Hoy, sin embargo, la hegemonía del instrumentalismo abstracto, heredera directa de la Ilustración literalista, domina por completo y totalmente los currículos educativos de los conservatorios y el mercado público del gremio de la hoy llamada "música clásica". Se forma a músicos "técnicamente eficaces", "histórica y estilísticamente informados", pero absolutamente incapaces de cantar, de entonar, de memorizar un poema o una canción. Se ha expulsado así, progresivamente, el melos de la enseñanza, y con él, la posibilidad de que la música vuelva a ser, como advirtiera Platón, un acto fundacional del alma cívica y espiritual de un pueblo. Porque un pueblo que no entona, que no canta, es un pueblo totalmente desarticulado, fragmentado, condenado a la inanidad.
Así, hoy vivimos en un mundo que, aunque no lo declare, ejerce a diario el marxismo tácito como habitus, en un sentido profundo: la vida se articula en torno a la tríada sagrada de Ciencia, Historia y Política, y todo lo que no encaje ahí (el símbolo, la poesía, la alegoría) se relega al terreno de lo superfluo, lo decorativo o, con un poco de suerte, lo antropológico o etnológico. Así, el canto desaparece de los currículos, la entonación popular se extingue, la poesía memorística se diluye. Tocar un instrumento se convierte en la vía rápida, la interfaz suprema, mientras el acto más radicalmente humano e inmediato (entonar, cantar, declamar) se olvida. Y de nuevo: un pueblo que no canta es, insistimos con vigor, un pueblo que se desestructura, que se fragmenta, que pierde el hilo de su propio relato...
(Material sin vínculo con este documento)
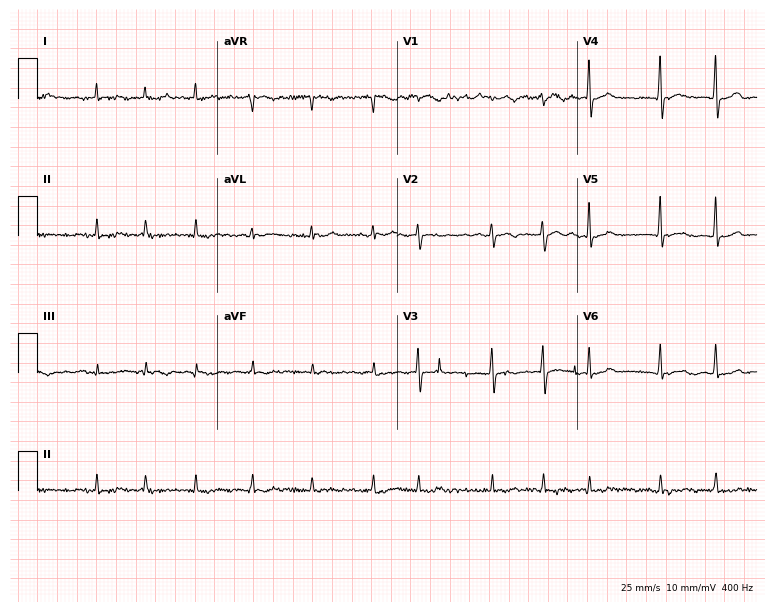
12-lead ECG (7.3-second recording at 400 Hz) from a 77-year-old woman. Screened for six findings — first-degree AV block, right bundle branch block, left bundle branch block, sinus bradycardia, atrial fibrillation, sinus tachycardia — none is recorded. Other findings, if any, are not listed.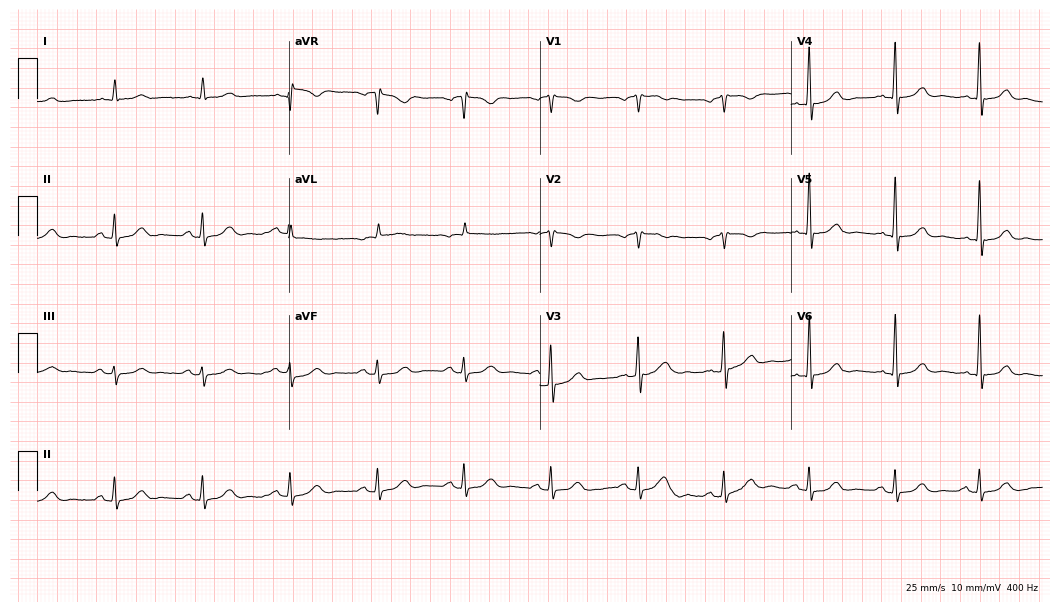
Electrocardiogram, a man, 84 years old. Of the six screened findings (first-degree AV block, right bundle branch block (RBBB), left bundle branch block (LBBB), sinus bradycardia, atrial fibrillation (AF), sinus tachycardia), none is recorded.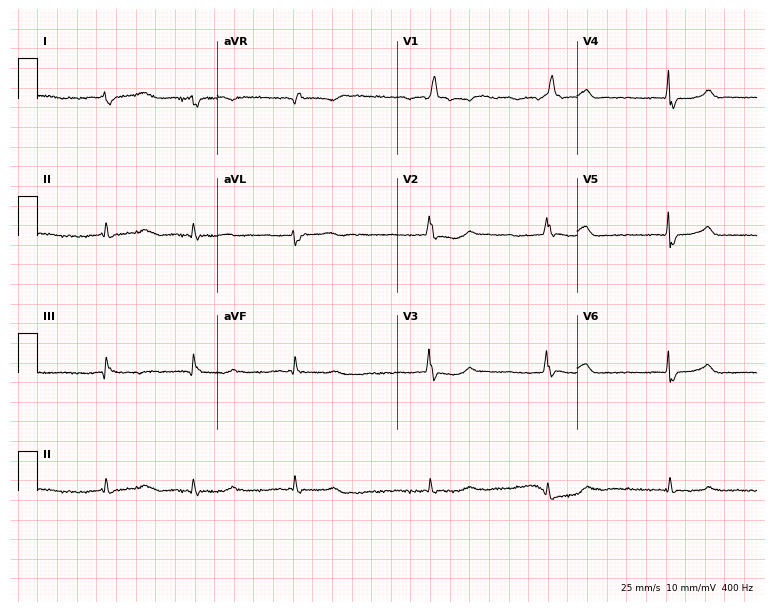
12-lead ECG from a female patient, 69 years old (7.3-second recording at 400 Hz). Shows atrial fibrillation (AF).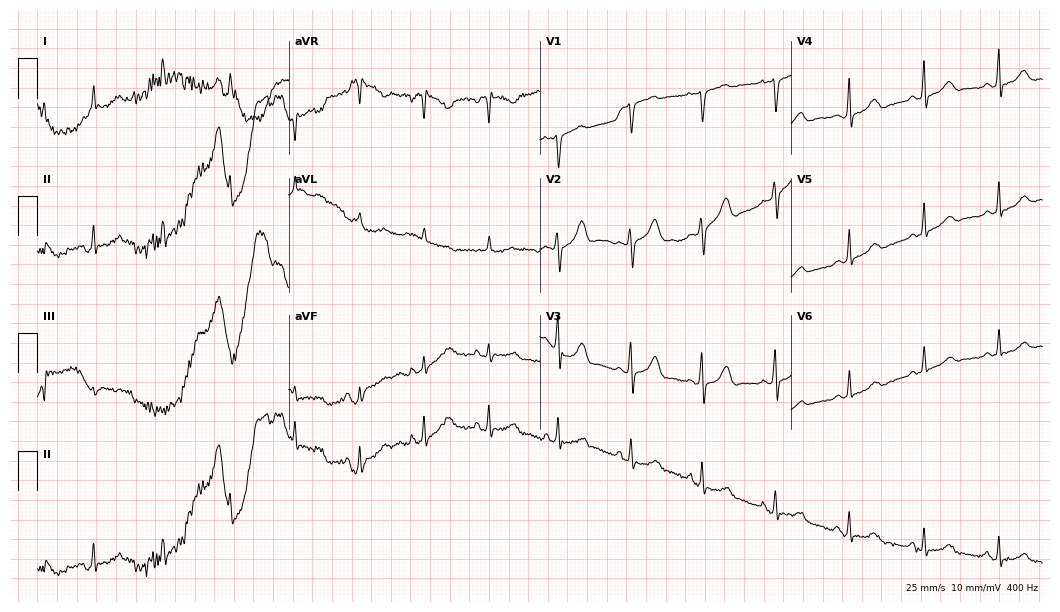
Standard 12-lead ECG recorded from a 37-year-old woman. Read as a normal ECG.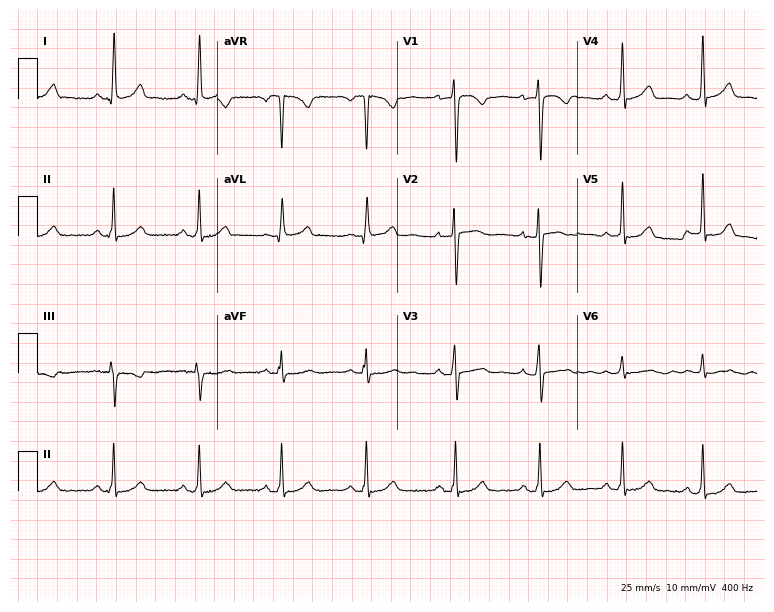
ECG — a 38-year-old woman. Labelled as a normal ECG.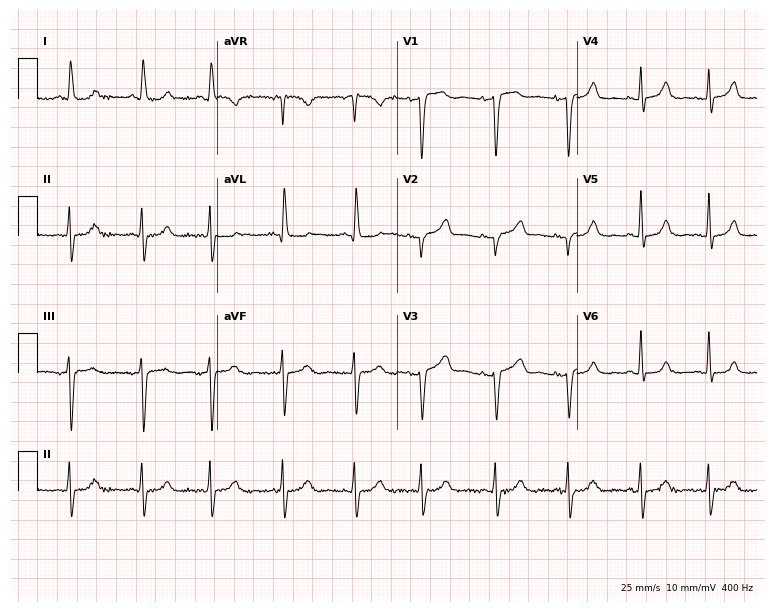
Standard 12-lead ECG recorded from an 81-year-old female patient (7.3-second recording at 400 Hz). None of these six findings is recorded: first-degree AV block, right bundle branch block, left bundle branch block, sinus bradycardia, atrial fibrillation, sinus tachycardia.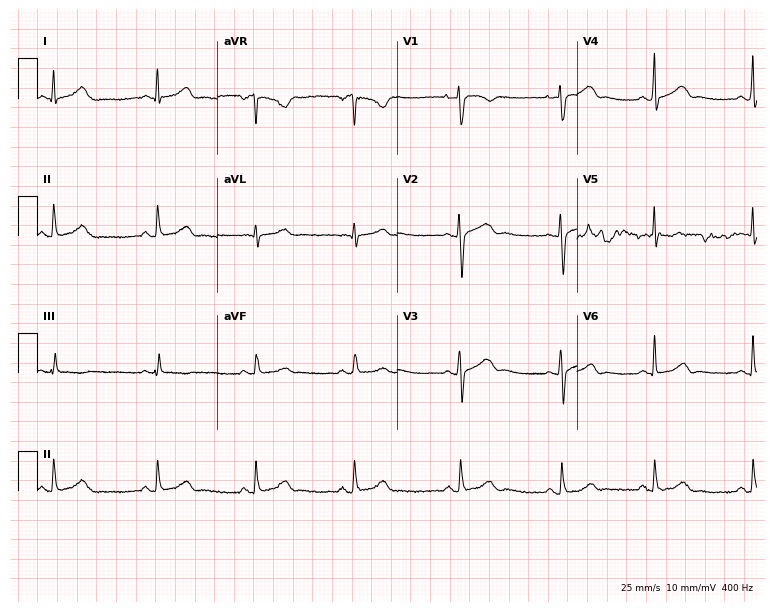
ECG — a 31-year-old female patient. Labelled as a normal ECG.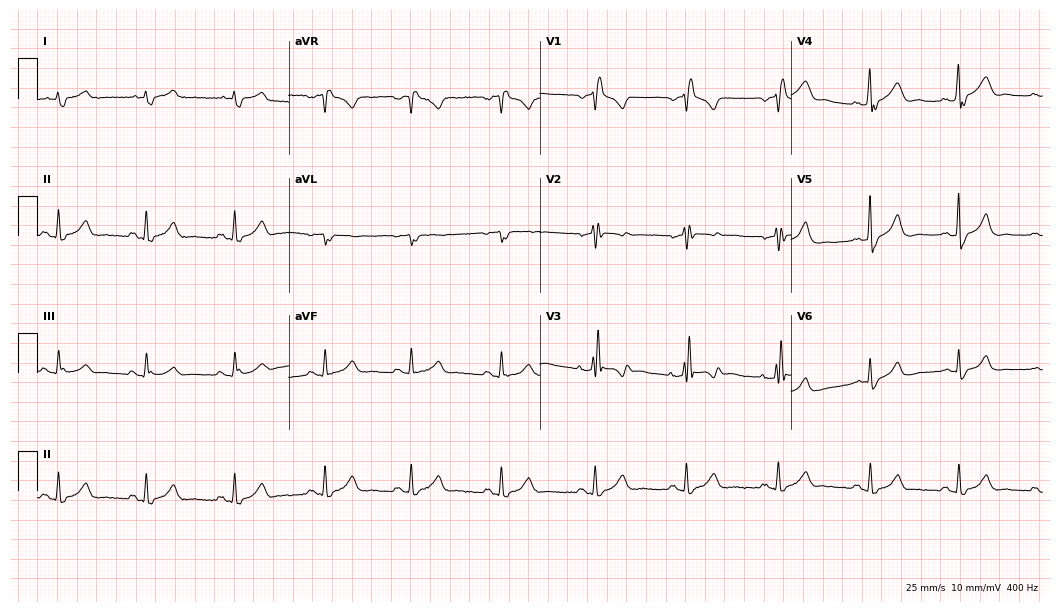
12-lead ECG (10.2-second recording at 400 Hz) from a male, 56 years old. Findings include right bundle branch block (RBBB).

Frente a toda esa deriva literalista y categorial, surgieron siempre, aquí y allá, como venimos diciendo, figuras legendarias que entendieron el peligro. De nuevo: Liszt, Wagner, en Centroeuropa; Pedrell, en España. E insistimos de nuevo en esto: no es para nada casual que Pedrell, lejos de sumarse al aplauso acrítico a Bach, situara a Palestrina, y con él, al melos, al canto, a la voz entonada, en el corazón de su proyecto estético. Quintiliano, Aristóxeno, los Bardi, Palestrina, Gluck, Pedrell, Eslava, Perosi, Liszt, Wagner, pertenecían a un espacio artístico y ontológico que intentaba al menos preservar la dimensión alegórica y simbólica de la música, cantable, declamable; en el caso del siglo XIX, frente al avance implacable del literalismo instrumental ilustrado. En esta línea se inscriben también otros como Eximeno, Gluck, y todos los reformadores que, desde perspectivas diversas, reivindicaron que la esencia de la música no es la técnica instrumental, sino el melos, la melodía, el canto popular, la palabra entonada. Por eso la música española, y con ella, la rusa, la rumana, la balcánica, suena, incluso hoy, siempre "distinta". Porque no se construyó desde la literalidad, sino desde la oralidad simbólica, la frontera, la herencia bizantina, la resistencia mediterránea.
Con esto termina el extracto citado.